After a surprisingly partisan vote in the House (Democrats for, Republicans against), the bill has gone to committee in the Senate.
Patricia Barnes, CNM
Legislative Liaison
Oregon Affiliate of the American College of Nurse Midwives
I love midwives too -- so much so that I believe every birth should have one. But Washington state tightened licensing of all midwives after a spate of mortalities related to home births about 20 years ago. Warm fuzzy home births aren't so much fun when mommy or baby dies or has injuries. Adopt better standards so you can get liability insurance and then public pressure will force hospitals to include midwives and bring them into the mainstream.
Dear Amanda Waldroupe, You mean our legislators after careful attention to testimony have decided that the way Oregonians have been doing things for centuries is fine to continue? I support mothers and families right to choose where how and with whom to give birth. Criminalizing midwifery is not a step forward, thank you very much.

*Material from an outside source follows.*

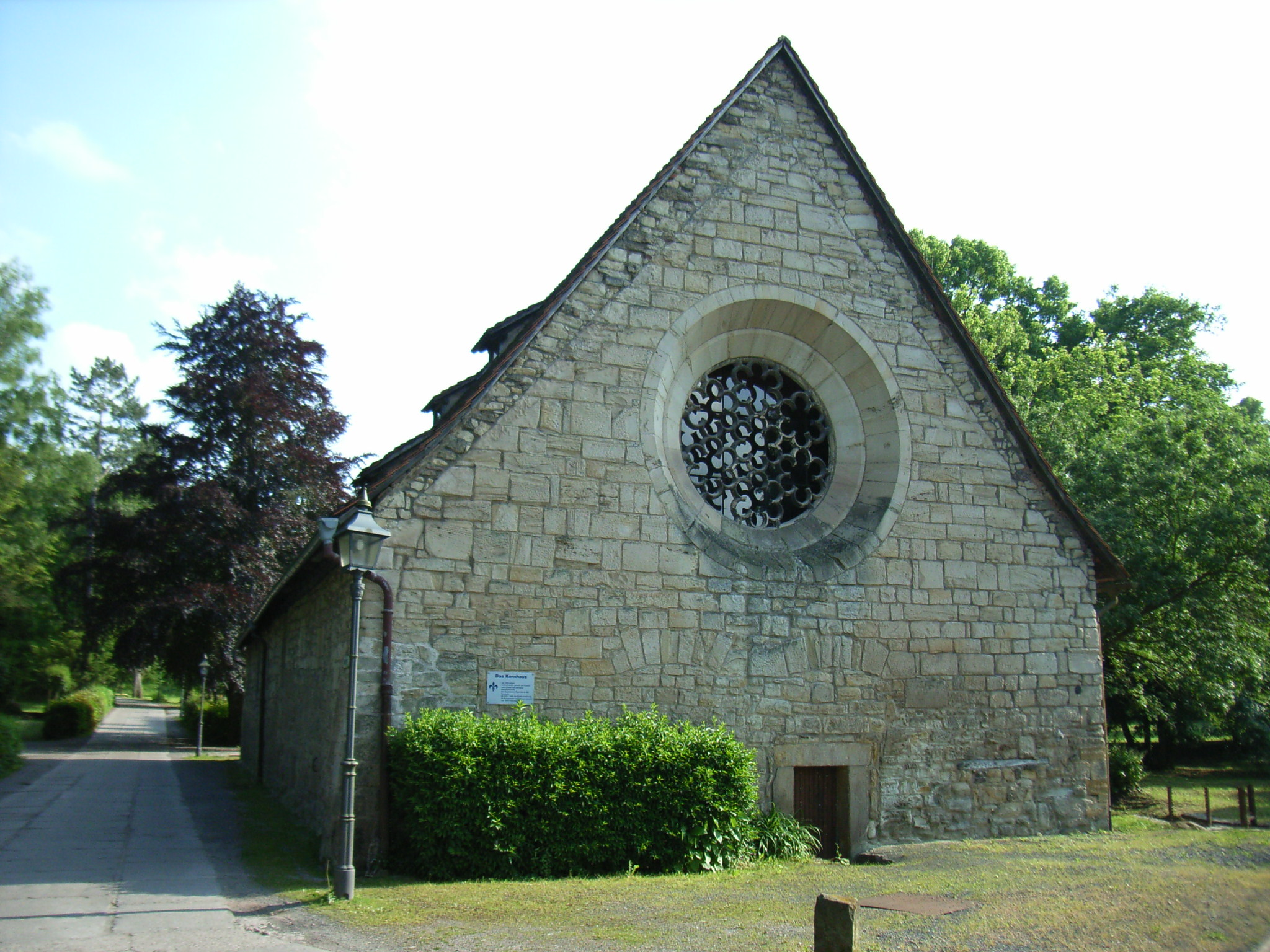 Georgenthal/Thüringen, Kornhaus

Pushing midwives underground or out would be a poor outcome.
Already, women choose to give birth without attendants. Putting barriers in the way of attended birth is not going to make better outcomes.
People wanting to regulate things need to look forthrightly in a direction of supporting consumers as the free agents that they are, in practice.
Iatrogenic risks of added stress or exposure to unfamiliar surroundings and germs must be considered as part of the whole picture regarding childbirth.
It needs to be legal for women to decide what risks are the most serious for them from their individual perspectives. Fear and worry can interfere with labor, and this is not a minor consideration.
Adopting this outlook will trigger in-patient facilities to jazz up their customer service. This was one of the outcomes of the hippy/home-birth phenomenon of the 70's and 80's.
Childbirth is not a pathological process. An inclusive attitude, as opposed to a punitive attitude, can distinguish Oregon from other places. People used to fly to Colorado to give birth with Dr. Bradley, whose Husband-Coached Childbirth was a ground-breaking book. I do not know if Colorado is still on that edge, but Oregon can choose to be famous for honoring the choices women make concerning such a private matter.